1 files changed, 72 insertions, 18 deletions
diff --git a/net/ipv4/tcp_bbr.c b/net/ipv4/tcp_bbr.c
index 02ff2dd..9277abd 100644
--- a/net/ipv4/tcp_bbr.c
+++ b/net/ipv4/tcp_bbr.c
@@ -128,6 +128,9 @@ static const u32 bbr_probe_rtt_mode_ms = 200;
 /* Skip TSO below the following bandwidth (bits/sec): */
 static const int bbr_min_tso_rate = 1200000;
 
+/* Pace at ~1% below estimated bw, on average, to reduce queue at bottleneck. */
+static const int bbr_pacing_margin_percent = 1;
+
 /* We use a high_gain value of 2/ln(2) because it's the smallest pacing gain
  * that will allow a smoothly increasing pacing rate that will double each RTT
  * and send the same number of packets per RTT that an un-paced, slow-starting
@@ -208,17 +211,15 @@ static u64 bbr_rate_bytes_per_sec(struct sock *sk, u64 rate, int gain)
 {
 	unsigned int mss = tcp_sk(sk)->mss_cache;
 
-	if (!tcp_needs_internal_pacing(sk))
-		mss = tcp_mss_to_mtu(sk, mss);
 	rate *= mss;
 	rate *= gain;
 	rate >>= BBR_SCALE;
-	rate *= USEC_PER_SEC;
+	rate *= USEC_PER_SEC / 100 * (100 - bbr_pacing_margin_percent);
 	return rate >> BW_SCALE;
 }
 
 /* Convert a BBR bw and gain factor to a pacing rate in bytes per second. */
-static u32 bbr_bw_to_pacing_rate(struct sock *sk, u32 bw, int gain)
+static unsigned long bbr_bw_to_pacing_rate(struct sock *sk, u32 bw, int gain)
 {
 	u64 rate = bw;
 
@@ -257,7 +258,7 @@ static void bbr_set_pacing_rate(struct sock *sk, u32 bw, int gain)
 {
 	struct tcp_sock *tp = tcp_sk(sk);
 	struct bbr *bbr = inet_csk_ca(sk);
-	u32 rate = bbr_bw_to_pacing_rate(sk, bw, gain);
+	unsigned long rate = bbr_bw_to_pacing_rate(sk, bw, gain);
 
 	if (unlikely(!bbr->has_seen_rtt && tp->srtt_us))
 		bbr_init_pacing_rate_from_rtt(sk);
@@ -279,7 +280,7 @@ static u32 bbr_tso_segs_goal(struct sock *sk)

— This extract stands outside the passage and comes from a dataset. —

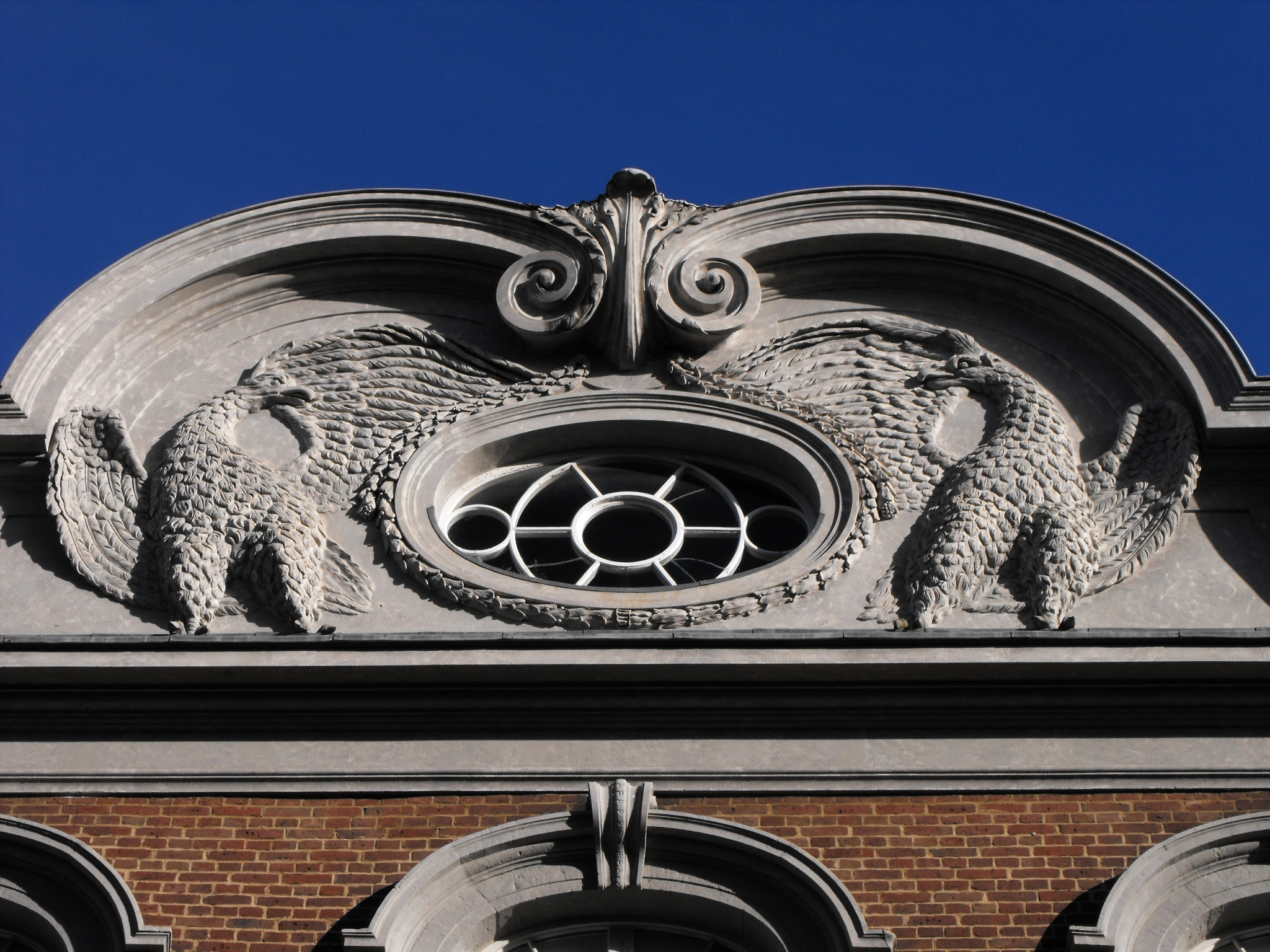 Giebel des Alten Kurhauses in Aachen; Komphausbadstraße, Architekt J.J. Couven
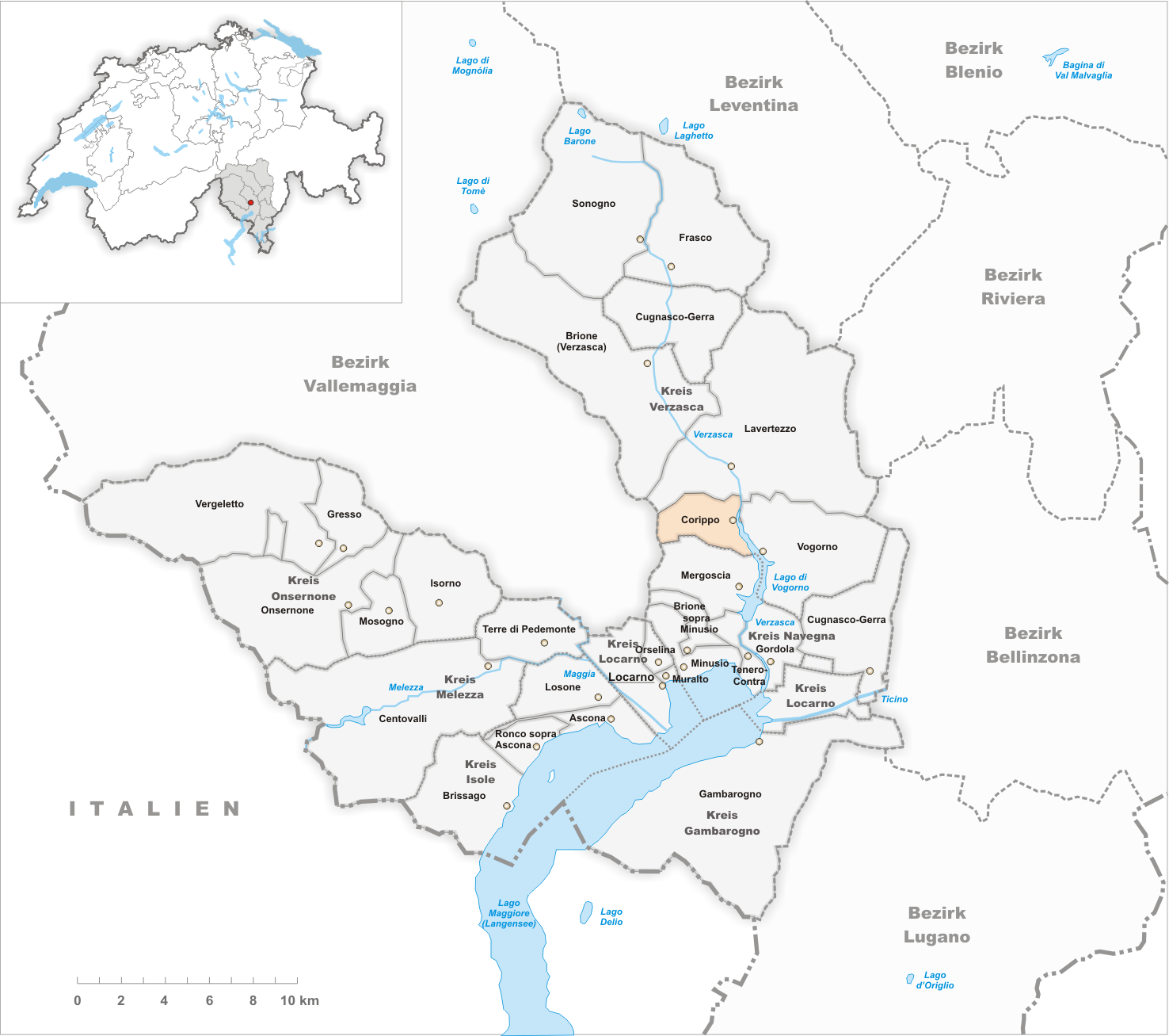 Municipality Corippo

 	/* Sort of tcp_tso_autosize() but ignoring
 	 * driver provided sk_gso_max_size.
 	 */
-	bytes = min_t(u32, sk->sk_pacing_rate >> sk->sk_pacing_shift,
+	bytes = min_t(unsigned long, sk->sk_pacing_rate >> sk->sk_pacing_shift,
 		      GSO_MAX_SIZE - 1 - MAX_TCP_HEADER);
 	segs = max_t(u32, bytes / tp->mss_cache, bbr_min_tso_segs(sk));
 
@@ -368,6 +369,39 @@ static u32 bbr_target_cwnd(struct sock *sk, u32 bw, int gain)
 	return cwnd;
 }
 
+/* With pacing at lower layers, there's often less data "in the network" than
+ * "in flight". With TSQ and departure time pacing at lower layers (e.g. fq),
+ * we often have several skbs queued in the pacing layer with a pre-scheduled
+ * earliest departure time (EDT). BBR adapts its pacing rate based on the
+ * inflight level that it estimates has already been "baked in" by previous
+ * departure time decisions. We calculate a rough estimate of the number of our
+ * packets that might be in the network at the earliest departure time for the
+ * next skb scheduled:
+ *   in_network_at_edt = inflight_at_edt - (EDT - now) * bw
+ * If we're increasing inflight, then we want to know if the transmit of the
+ * EDT skb will push inflight above the target, so inflight_at_edt includes
+ * bbr_tso_segs_goal() from the skb departing at EDT. If decreasing inflight,
+ * then estimate if inflight will sink too low just before the EDT transmit.
+ */
+static u32 bbr_packets_in_net_at_edt(struct sock *sk, u32 inflight_now)
+{
+	struct tcp_sock *tp = tcp_sk(sk);
+	struct bbr *bbr = inet_csk_ca(sk);
+	u64 now_ns, edt_ns, interval_us;
+	u32 interval_delivered, inflight_at_edt;
+
+	now_ns = tp->tcp_clock_cache;
+	edt_ns = max(tp->tcp_wstamp_ns, now_ns);
+	interval_us = div_u64(edt_ns - now_ns, NSEC_PER_USEC);
+	interval_delivered = (u64)bbr_bw(sk) * interval_us >> BW_SCALE;
+	inflight_at_edt = inflight_now;
+	if (bbr->pacing_gain > BBR_UNIT)              /* increasing inflight */
+		inflight_at_edt += bbr_tso_segs_goal(sk);  /* include EDT skb */
+	if (interval_delivered >= inflight_at_edt)
+		return 0;
+	return inflight_at_edt - interval_delivered;
+}
+
 /* An optimization in BBR to reduce losses: On the first round of recovery, we
  * follow the packet conservation principle: send P packets per P packets acked.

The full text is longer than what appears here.